5. Theoretical Guarantees and Computational Aspects

Graph-based frameworks provide unique algorithmic and statistical guarantees:

Sample and search efficiency: Theoretical regret bounds for MCTS are tightened with e-graph augmentation, as merging equivalence classes reduces the effective branching factor $\kappa_\infty$ (Jiang et al., 8 Nov 2025).
Variance reduction in DRL: Aggregating rewards and gradients over equivalence classes with e-graphs provably reduces estimator variance via Rao–Blackwellization (Jiang et al., 8 Nov 2025).
Identifiability in causal graphs: Under specified conditions (causal sufficiency, disjoint cycles, stability), directed cyclic graph models for functional data are identifiable from joint observations (Roy et al., 2023).
Scalability constraints: Graph-based search scales combinatorially with the operator library and graph depth. Accurate approximate solutions require population sizes of 500+ in genetic programming (Atkinson et al., 2019), sparse or batched adjacency representations in deep learning (Romiti, 7 Aug 2025), and efficient edge-parameter embedding (Xu et al., 13 Nov 2025).
Overheads and practical limits: EGG construction saturates efficiently for expressions of length up to 20, with e-graph memory cost scaling as $O(n^2)$ compared to $O(2^n)$ for naive enumeration of all equivalent forms (Jiang et al., 8 Nov 2025).
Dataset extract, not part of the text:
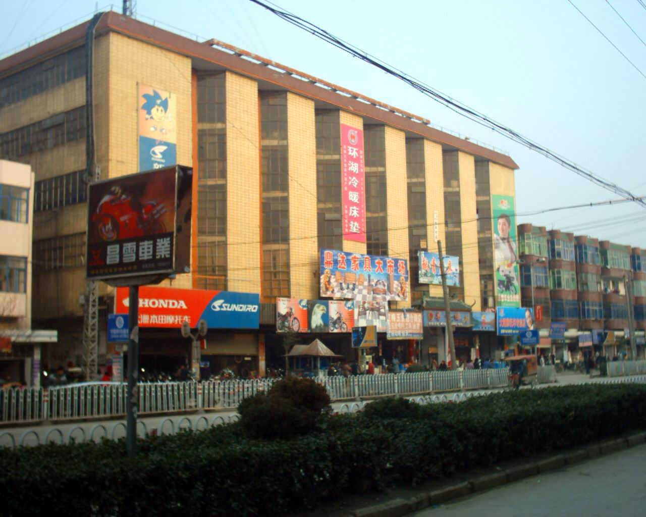 泗县街道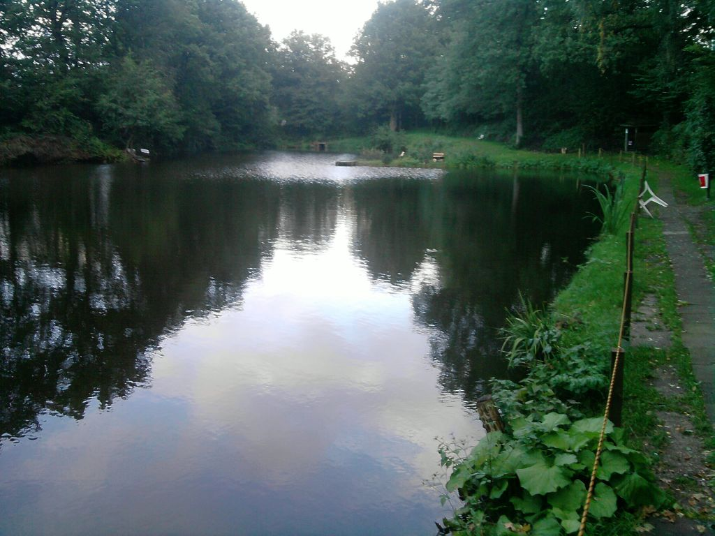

6. Generalization, Limitations, and Future Directions

Frameworks are broadly generalizable but face scaling and expressivity challenges:

Disciplinary agnosticism: Graph representations and learning modules are domain-agnostic; replacing the operator/variable set or edge priors allows application to chemistry, biology, economics, and beyond (Romiti, 7 Aug 2025, Xu et al., 13 Nov 2025).
Structural templates and priors: Operator libraries and graph templates encode inductive biases: insufficient diversity can preclude discovery of key terms (e.g., third-order derivatives), while overly large templates impact computational tractability (Atkinson et al., 2019, Xu et al., 13 Nov 2025).
Interpretability vs. flexibility: MLP-based and GNN-based models offer greater expressivity but at the cost of interpretability, mitigated by symbolic extraction or white-box architectures (e.g., KANs, Spline-Wise fitting) (Cappi et al., 25 Aug 2025).
Equality-awareness and search efficiency: Domains with rich algebraic identities benefit most from e-graph integration, but overheads may be suboptimal for pure linear grammars (Jiang et al., 8 Nov 2025).
Scaling to large corpora and dense graphs: Future work will likely prioritize scalable, sparse GNN architectures, edge-weight learning, embedding of operators and tensors, and dynamic or context-sensitive graph weighting (Romiti, 7 Aug 2025).

Graph-based equation discovery frameworks are systematically advancing the synthesis, search, and scientific interpretation of mathematical laws, offering scalable, interpretable, and generalizable alternatives to both symbolic regression and black-box deep learning paradigms (Atkinson et al., 2019, Romiti, 7 Aug 2025, Ranasinghe et al., 30 Mar 2025, Xu et al., 13 Nov 2025, Cappi et al., 25 Aug 2025, Jiang et al., 8 Nov 2025, Roy et al., 2023).